Orar, acreditar e esperar



Quando se sente impotente ou acuado e quer uma saída, amplia o desejo de solução rezando e esperando. É tão intenso o deslocamento das impossibilidades que os cascalhos ou resíduos da tensão construirão caminhos para solução dos impasses. Assim, rezar, fazer promessas para conseguir o emprego, dá a certeza que o emprego virá.  É instalado o universo mágico no qual a espera é solidificadora, pois tudo virá a seu tempo. Não há ansiedade, ela é substituída pela fé e os rituais (compulsões) que a entronizam.

A transformação do desejo, sustentada pela impotência, cria, por meio do deslocamento, a esperança e o otimismo. A fé é o pilar que tudo sustenta e este outro mundo criado, aos poucos é corroído pelas areias e pedras da realidade.
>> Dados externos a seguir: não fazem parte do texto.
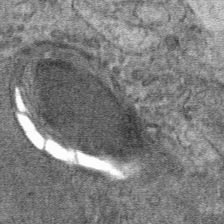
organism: Mouse
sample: Mouse hepatocytes

Os suportes dessa crença, dessa fé decorrente do deslocamento da impotência, é sustentado pela alienação e medo, portanto, quanto mais se humilha, mais vitimização e necessidades nutrem seus sonhos e desejos. Jogar os desejos na infinitude da espera e da esperança é estar seguro na expectativa de receber as divinas dádivas e assim ter adormecida qualquer contradição que lhe permitiria andar, participar e lutar para transformar o que lhe deixa incapaz e impotente.

Enfrentar problemas é ultrapassar limites sem condicioná-los às expectativas de solução. Enfrentar esperando, enfrentar desejando, apenas divide a ação da motivação. Essa divisão desumaniza ao ponto de a esmola, a doença, a necessidade passarem a ser percebidas como soluções enviadas pelos emissários de suas preces e desejos.

É assim que, ao entrar no universo não existente, criado pelo deslocamento de não aceitação do desemprego, por exemplo, da fome, da doença, da separação do que ama, o indivíduo desloca e pela miragem atinge oásis onde crescem delírios e alucinações conduzidas pela ansiedade, o medo e a fúria que tudo destrói.

Negar a realidade é surfar no abismo do vazio no qual nada cresce e toda vitalidade evapora e é drenada pelos desejos construtores de abundâncias imaginadas.